Back to Newsroom
Back to Newsroom

Transforming Generative AI Investments into Business Value: Fortune 1000 Survey Reveals Top Challenges and Economic Impact

Wednesday, 19 July 2023 12:00 PM

ClearML

New global Fortune 1000 survey illustrates tremendous economic impact and key challenges that top C-level executives face as they work to unleash the power of AI in their enterprises

SAN FRANCISCO, CA / ACCESSWIRE / July 19, 2023 / ClearML, in partnership with the AI Infrastructure Alliance (AIIA), today announced it has published "Enterprise Generative AI Adoption: C-Level Key Considerations, Challenges, and Strategies for Unleashing AI at Scale," a new survey on global Fortune 1000 enterprise adoption of Generative AI. AIIA is an organization dedicated to bringing together the essential building blocks for the Artificial Intelligence applications of today and tomorrow, and ClearML is the leading open source, end-to-end solution for unleashing AI in the enterprise.

ClearML, Wednesday, July 19, 2023, Press release picture

The extensive global survey includes responses from 1,000 CDOs, CIOs, CDAOs, VPs of AI and Digital Transformation, and CTOs in charge of adopting and spearheading Generative AI transformation in Fortune 1000 and large enterprises.

Key Findings

To start, it's not surprising that the majority of survey respondents believe that unleashing AI and machine learning use cases to create business value was critical, with 81% of respondents rating it a top priority or one of their top-3 priorities. In fact, 78% of enterprises plan to adopt xGPT / LLMs / generative AI as part of their AI transformation initiatives during the fiscal year of 2023 and an additional 9% plan to start adoption in 2024.

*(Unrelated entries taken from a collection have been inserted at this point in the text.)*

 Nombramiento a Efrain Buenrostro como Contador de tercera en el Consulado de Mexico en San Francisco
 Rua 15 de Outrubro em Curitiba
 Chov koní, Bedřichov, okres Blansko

The survey results paint a stunning picture of the mounting revenue expectations put on AI transformation leaders and their teams, with 57% of respondents reporting that their board expects a double-digit increase in revenue from AI/ML investments in the coming fiscal year and an additional 37% reporting the expectation of a single-digit increase.

However, although the survey found that while AI and ML adoption is now a key revenue and ingenuity engine within the enterprise, an astonishing 59% of C-level leaders are inadequately resourced to deliver on business leadership's expectations of Generative AI innovation. They lack the budget and resources needed to drive adoption successfully across the enterprise and create value.

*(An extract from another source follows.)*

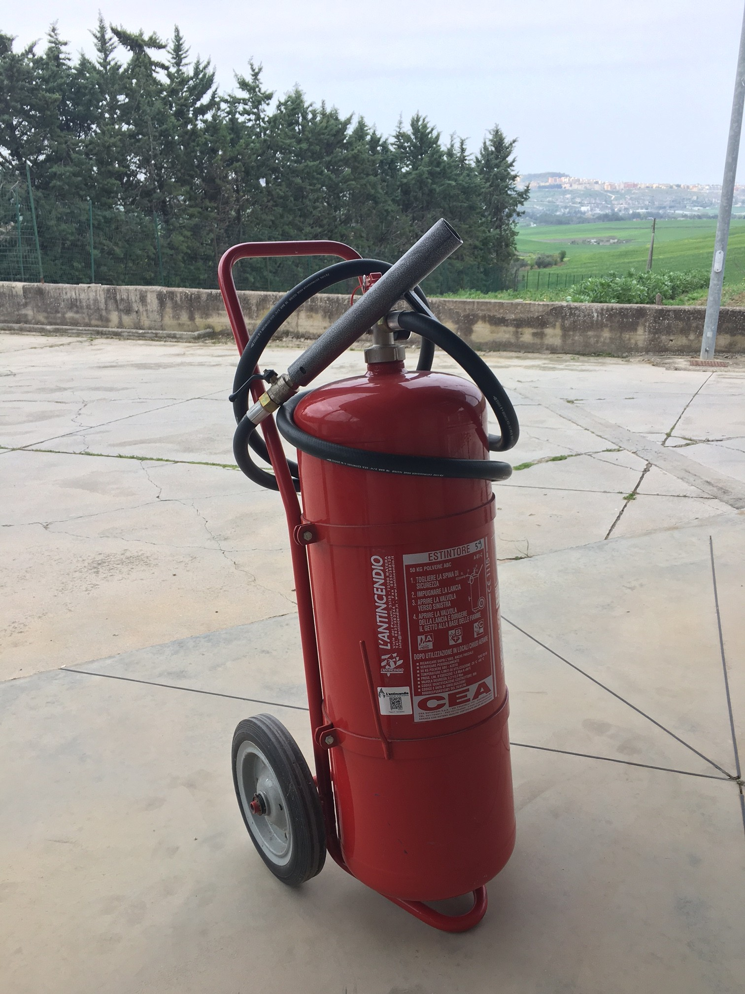 Estintore Carrellato L'Antincendio

The survey sheds light on the profound inability of underfunded, understaffed, and under-governed AI, ML, and engineering teams in large enterprise organizations to quantify results, with a worrying 66% of respondents saying they are unable to fully measure the impact and ROI of their AI/ML projects on the bottom line.

"With the accelerating adoption of AI and ML within the enterprise, we wanted to know its impact on enterprise leaders within the C-suite, and the answers are clear," said Moses Guttmann, Co-founder and CEO of ClearML. "While the majority of respondents said they need to scale AI, they also said they lack the budget, resources, talent, time, and technology to do so. Given AI's force-multiplier effect on revenue, new product ideas, and functional optimization, we believe critical resource allocation is needed now for companies to effectively invest in AI to transform their organization."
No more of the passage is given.